Recorded information>
= = =

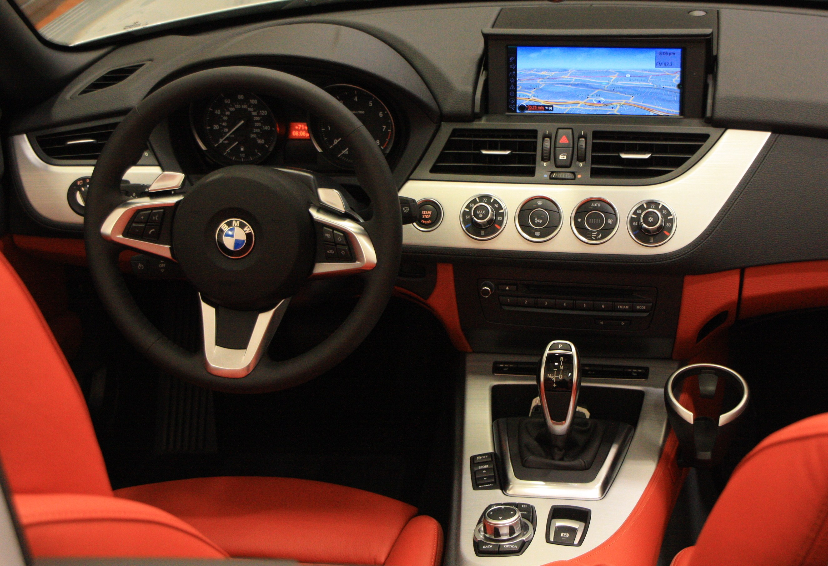 Intérieur de la BMW Z4 E89
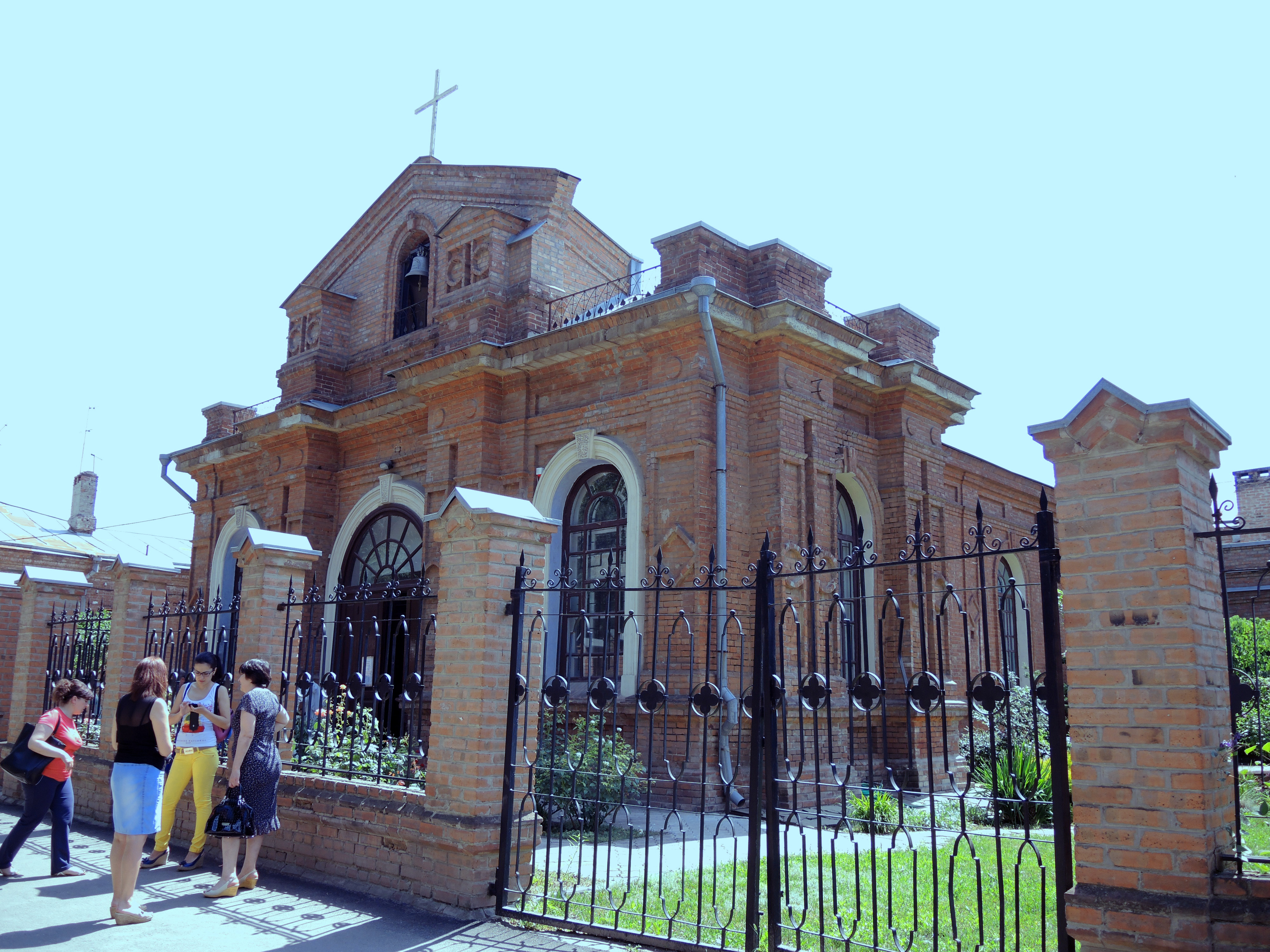 Костел: улица Просвещения, 143, Новочеркасск, Ростовская область
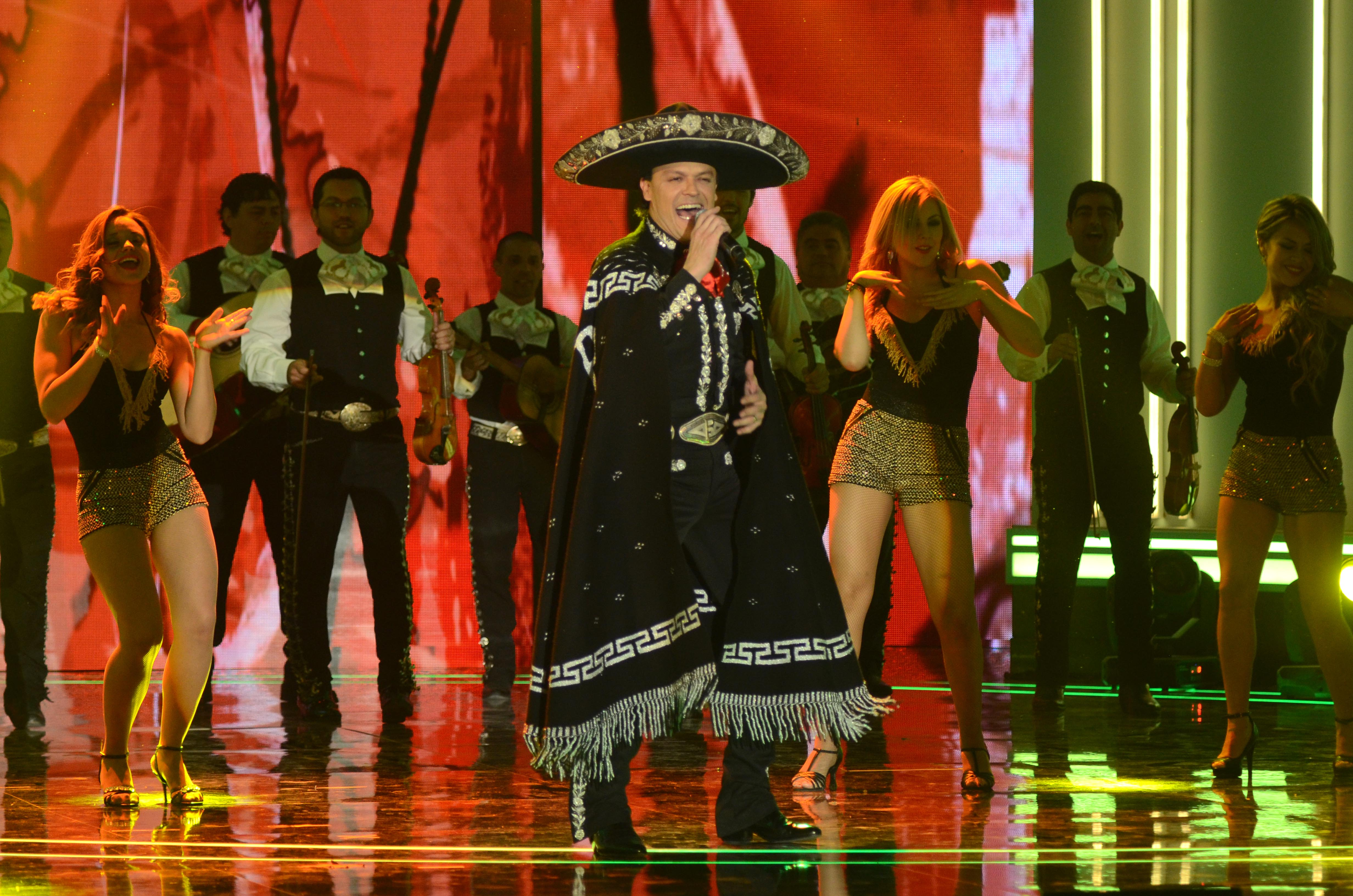 Ministro Elizalde asiste a la Ceremonia Inaugural de la Teletón
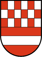 Hohenweiler, Vorarlberg: Ein geteilter Schild. Die obere Hälfte ist in drei Reihen zu je sechs Plätzen von Rot und Silber geschacht; das untere rote Feld wird von einem silbernen Balken durchzogen. Den Schild umgibt eine ornamentierte bronzefarbige Randeinfassung. (Verleihung: 10. April 1929)

= = =

Exercise goal> What is needed is an exact retyping of the lines from the start of the data through the line with "Ministro Elizalde asiste", with both end lines kept and every picture left out.

Solution to this problem>
 Intérieur de la BMW Z4 E89
 Костел: улица Просвещения, 143, Новочеркасск, Ростовская область
 Ministro Elizalde asiste a la Ceremonia Inaugural de la Teletón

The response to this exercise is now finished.